# Itty Bitty dolls patterns



## Dawn P (Jun 1, 2012)

http://bit.ly/12qd3Ob

This blog has lots of patterns for the Itty Bitty dolls. However they are all in French  Google translate page works to some degree but it is very literal and some of the instructions don't come across very clearly. However, I'm sure that they can't be much different from other patterns. The clothes are so pretty. Here is a pic of one of my favourites.


----------



## Pamick (Dec 31, 2012)

Aww that's really cute


----------



## vershi (Nov 25, 2012)

They are so lovely, thanks for the link, have translated a couple, tho one I don't think will work, but we can at least play with the ideas. :thumbup: :thumbup:


----------



## WaterFall (Oct 5, 2012)

Pretty


----------



## diobsession 2 (Jan 5, 2017)

Thank you for the link.
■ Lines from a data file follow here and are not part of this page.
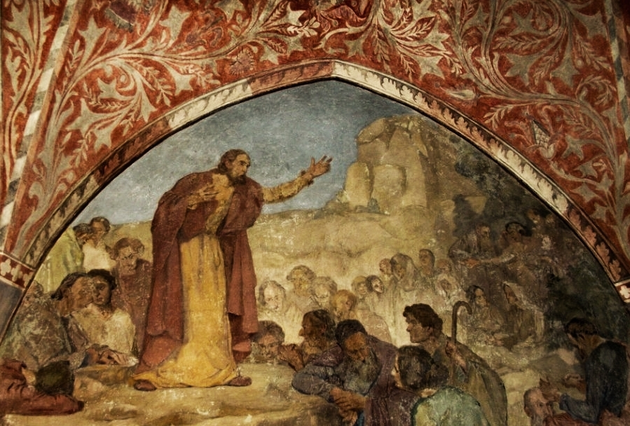 Kirche Marsow, Wandmalerei
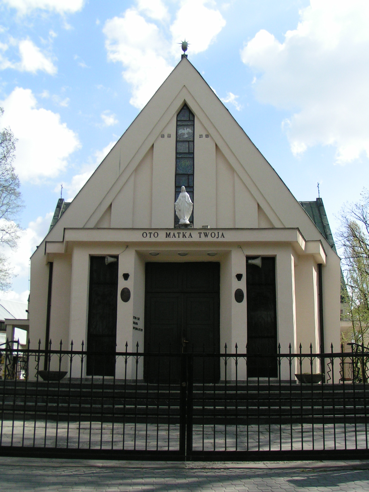 Kościół św. Jana Apostoła Ewangelisty. Kościuł znajdujący się w warszawskich Gołąbkach.
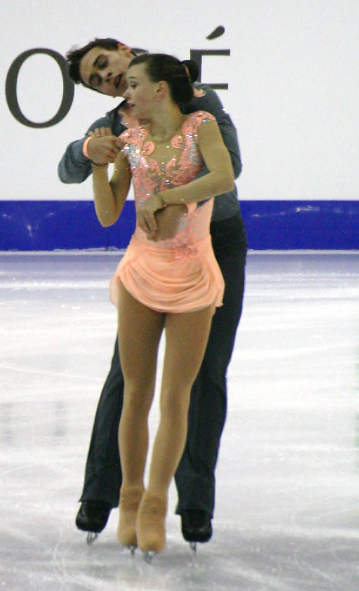 Анна Душкова и Мартин Бидар (Чехия) на финале Гран-при по фигурному катанию среди юниоров 2015-2016.
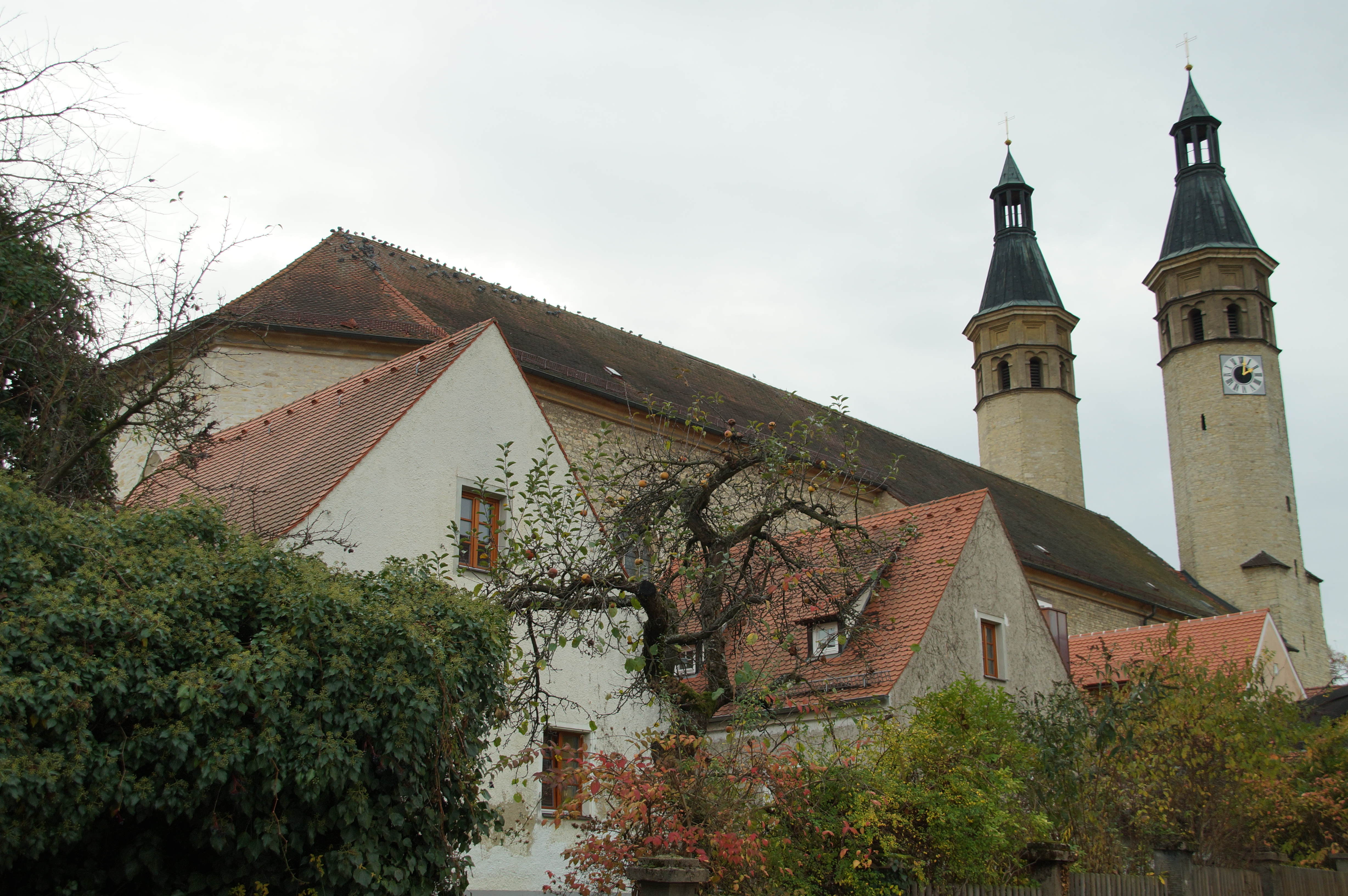 Karthause Prüll, Klosterkirche St. Vitus mit Eremitenklausen

I really like Berenguer dolls and the little ones just mean you can have more.


----------



## diobsession 2 (Jan 5, 2017)

Just clicked on the link and it tells me that the blog was deleted. Would you please check to see that you posted it correctly. I would really like the pattern for the cute little outfit you posted. Thanks


----------



## Dawn P (Jun 1, 2012)

diobsession 2 said:


> Just clicked on the link and it tells me that the blog was deleted. Would you please check to see that you posted it correctly. I would really like the pattern for the cute little outfit you posted. Thanks


Hi - my original post was back in 2013. The blog has since been deleted. It's possible the internet archive wayback machine may have some of the pages archived. Click on this link http://archive.org/web/ and then paste the url of the webpage you're looking for into the search box. If the page was crawled and archived, you might get some of the patterns.


----------



## diobsession 2 (Jan 5, 2017)

no luck

Thanks anyway


----------